However, book-burning and banning are no solution—the authentic way out is to rewrite Indian history to include the contributions of the Shudras.

According to the protesters against the abusive language in the Ramcharitmanas, India does not just belong to Dwijas or the Brahmin, Kshatriya, Kayastha, Khatri and Nania, who believe the Shudra, Dalit and Adivasi communities must live as second-grade citizens in Hindu society. The latter do not want their children to learn those ancient or medieval books that abused these identities. They are rejecting syllabi of the kind the RSS-BJP has designed and presented as the “New” Education Policy. They are rebelling against ideas that humiliate them in classrooms and beyond—for example, the books circulated and published by the Gita Press, which promote casteism and Dwija authority in modern India. The New Education Policy wants to systematically promote the regressive ideas in such books.

In Lucknow, several banners appeared with the caption “Garv Se Kaho Hum Shudra Hain—Say with pride, we are Shudras”. They are harking back to the term “Shudra”, which referred to food producers and artisans in ancient and medieval Sanskrit books written by Brahmin saints and priests. These writers imbued the term to mean that the Shudras were unworthy of respect and human dignity, starting with the Rigveda and expanding after that. But the Shudra term is being redeployed by the productive communities as a concept worthy of positive identity. This Shudra movement is like the Black movement in America to rediscover their humiliated past as a weapon to fight for equality.

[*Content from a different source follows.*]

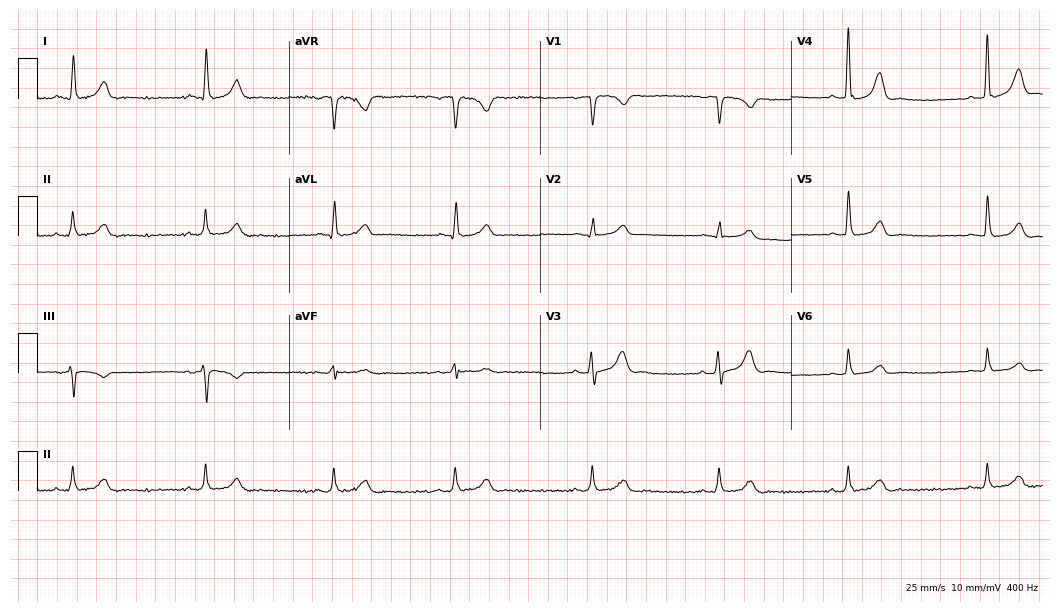
Standard 12-lead ECG recorded from a male, 63 years old (10.2-second recording at 400 Hz). The tracing shows sinus bradycardia (a sinus rate of 50 beats per minute or less).

The Shudras were construed as born of the feet of Brahma, an Aryan war hero given the status of the highest god, while the Shudras were turned into perpetually enslaved people. In the Vedas, Ramayana, Mahabharata, Ramcharitmanas and so on, food producers and artisans were condemned to perform hard labour while kings, priests and saints were asked to shun food production and any other form of labour. But it is the labour-power of the Shudras that built this nation. Wealth cannot be produced by books that do not promote human equality and productive work ethics.

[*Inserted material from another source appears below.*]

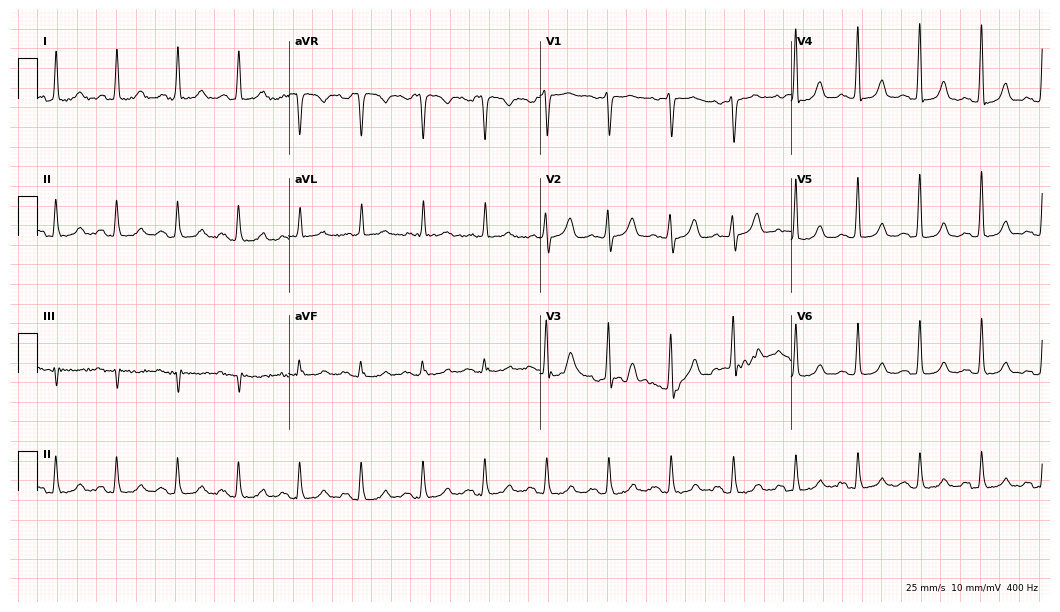
12-lead ECG from a female patient, 81 years old. Recorded interpretation: within normal limits.

The RSS-BJP calls the Shudra and Chandalas (former untouchables) Hindus but does not go beyond making verbal claims. In practice, it denies them equal spiritual rights in temples or access to their Utopian visions of life after death. The power to control temples has remained in the hands of Brahmin priests, and the RSS never sought equal rights for Hindus of other castes—except the three elite classes—to enjoy this power.

Since the 2014 parliamentary election, the RSS-BJP forces have divided the Shudras into lower, middle and upper OBCs. It has mobilised them within the Brahmin, Kshatriya, and Bania voting blocs, which favour the BJP in every election. It did this to weaken the regional parties and strengthen its own power at the cost of the disadvantaged Shudra, Dalit and Adivasis. Make no mistake—even national wealth is being transferred to the hands of Dwija industrialists, as the Hindenburg report, published not from India but overseas, has exposed in the Adani Enterprises case.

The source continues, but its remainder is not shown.